Robert Harris returns to the thrilling historical fiction he has so brilliantly made his own. This is the story of the infamous Dreyfus affair told as a chillingly dark, hard-edged novel of conspiracy and espionage.
Paris in 1895. Alfred Dreyfus, a young Jewish officer, has just been convicted of treason, sentenced to life imprisonment at Devil's Island, and stripped of his rank in front of a baying crowd of twenty-thousand. Among the witnesses to his humiliation is Georges Picquart, the ambitious, intellectual, recently promoted head of the counterespionage agency that "proved" Dreyfus had passed secrets to the Germans. At first, Picquart firmly believes in Dreyfus's guilt. But it is not long after Dreyfus is delivered to his desolate prison that Picquart stumbles on information that leads him to suspect that there is still a spy at large in the French military. As evidence of the most malignant deceit mounts and spirals inexorably toward the uppermost levels of government, Picquart is compelled to question not only the case against Dreyfus but also his most deeply held beliefs about his country, and about himself.
Bringing to life the scandal that mesmerized the world at the turn of the twentieth century, Robert Harris tells a tale of uncanny timeliness - a witch hunt, secret tribunals, out-of-control intelligence agencies, the fate of a whistle-blower - richly dramatized with the singular storytelling mastery that has marked all of his internationally best-selling novels.
"Starred Review. Harris perfectly captures the rampant anti-Semitism that led to Dreyfus's scapegoating, and effectively uses the present tense to lend intimacy to the narrative." - Publishers Weekly
"Espionage, counterespionage, a scandalous trial, a coverup and a man who tries to do right make this a complex and alluring thriller. " - Kirkus
"This is an atmospheric and tense historical thriller, with a flawed but honorable protagonist fighting against entrenched complacence and bigotry." - Library Journal
"Against the odds, the result is both gripping thriller and Buchan-esque adventure: its revelations impeccably paced and its original material used to poignant effect (in particular, Dreyfus's own writings, evoking the prisoner as the ineradicable ghostly conscience of a degraded civilisation)." - The Guardian (UK)

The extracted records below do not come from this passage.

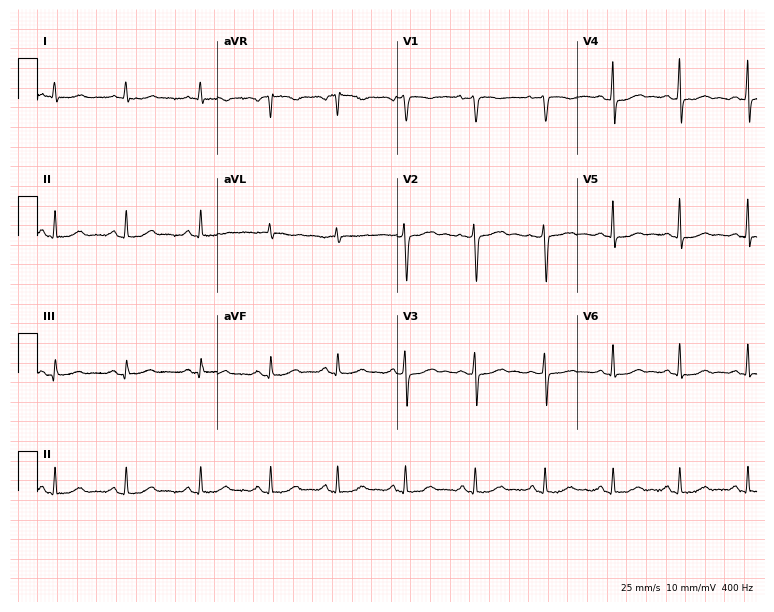
ECG (7.3-second recording at 400 Hz) — a woman, 51 years old. Labelled as a normal ECG.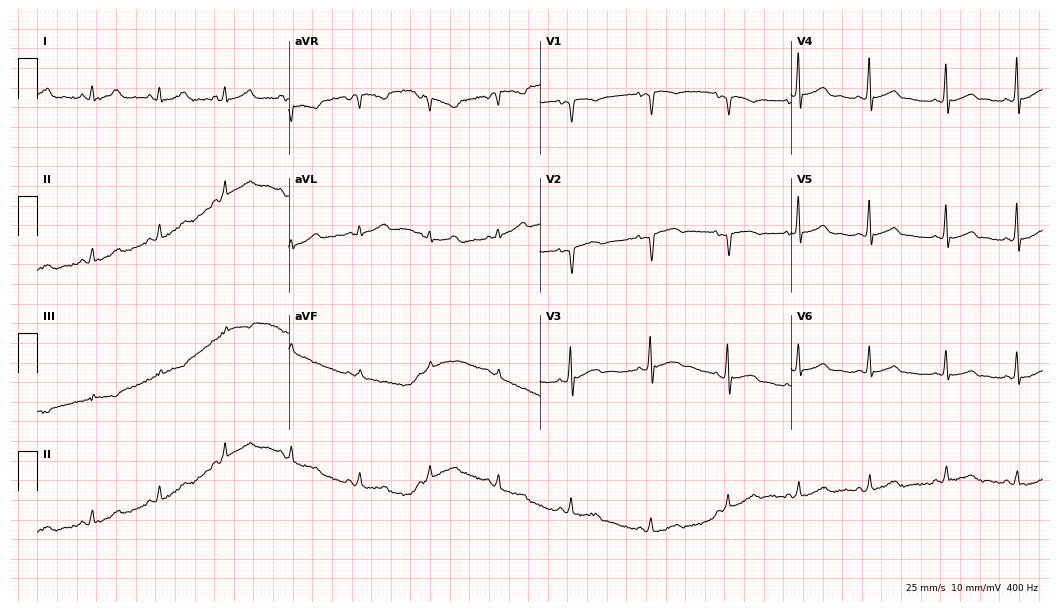
12-lead ECG from a female, 31 years old. Recorded interpretation: within normal limits.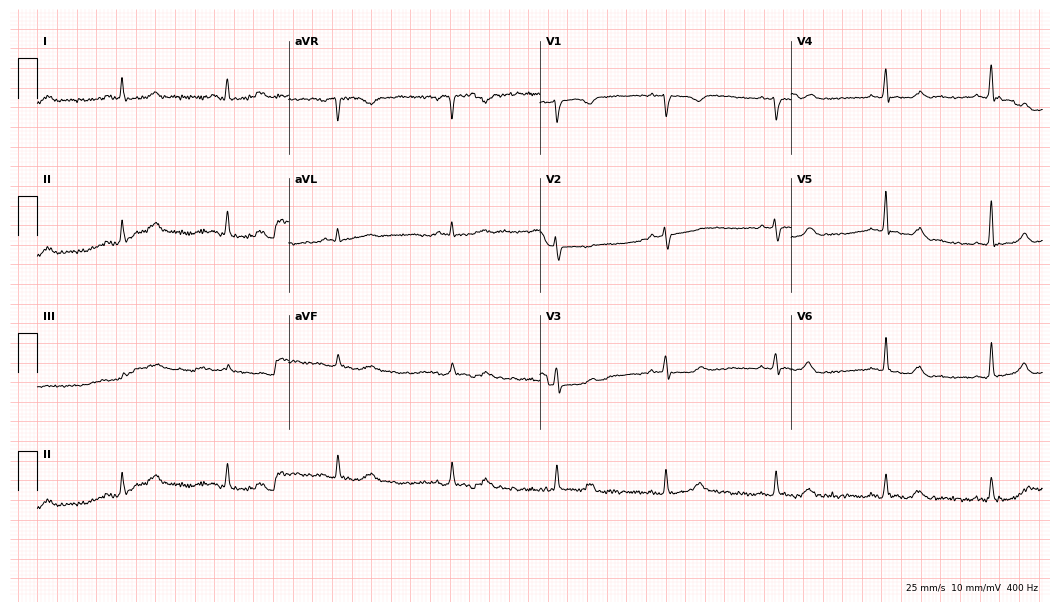
Resting 12-lead electrocardiogram (10.2-second recording at 400 Hz). Patient: a 61-year-old woman. None of these six findings is recorded: first-degree AV block, right bundle branch block, left bundle branch block, sinus bradycardia, atrial fibrillation, sinus tachycardia.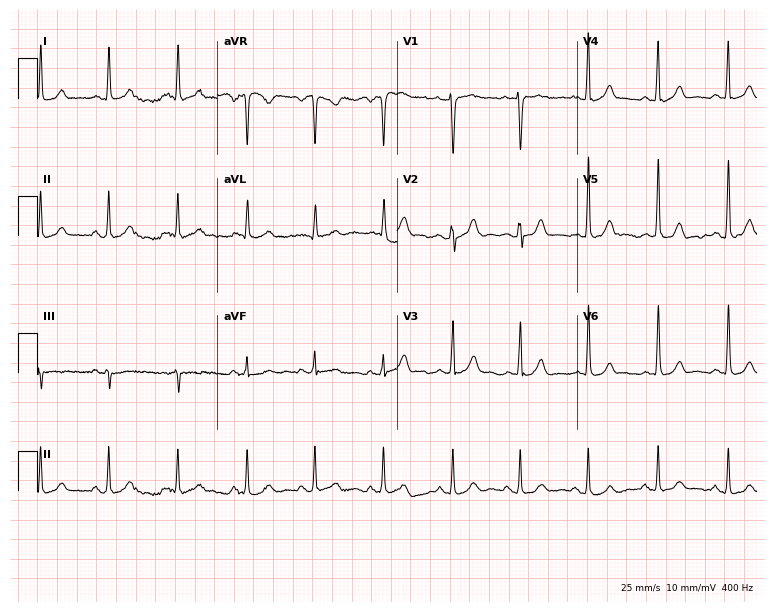
Electrocardiogram, a 32-year-old female patient. Overall reading on record: normal ECG.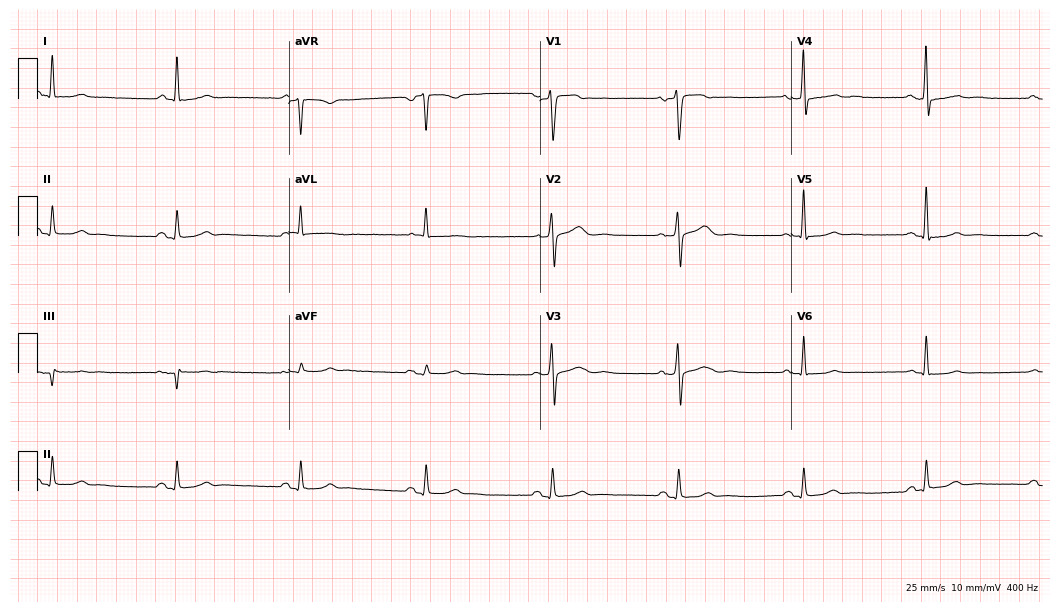
Standard 12-lead ECG recorded from a female patient, 64 years old. The tracing shows sinus bradycardia (a sinus rate of 50 beats per minute or less).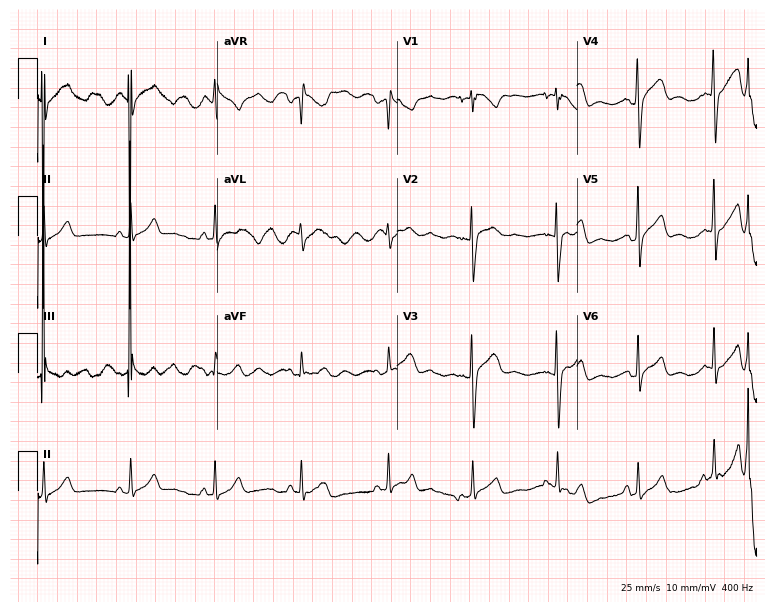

"For the most part it is a gripping read, except for the period where Picquart is exiled from Paris, which tends to sag." - The Independent (UK)
"For a long time now, Harris has looked like the heir to John Le Carre, the popular yarn spinner with claims to permanence. In An Officer and a Spy he excels himself. Has this hack of highbrow penny dreadfuls actually tiptoed into the temple of art?" - The Sydney Morning Herald (Australia)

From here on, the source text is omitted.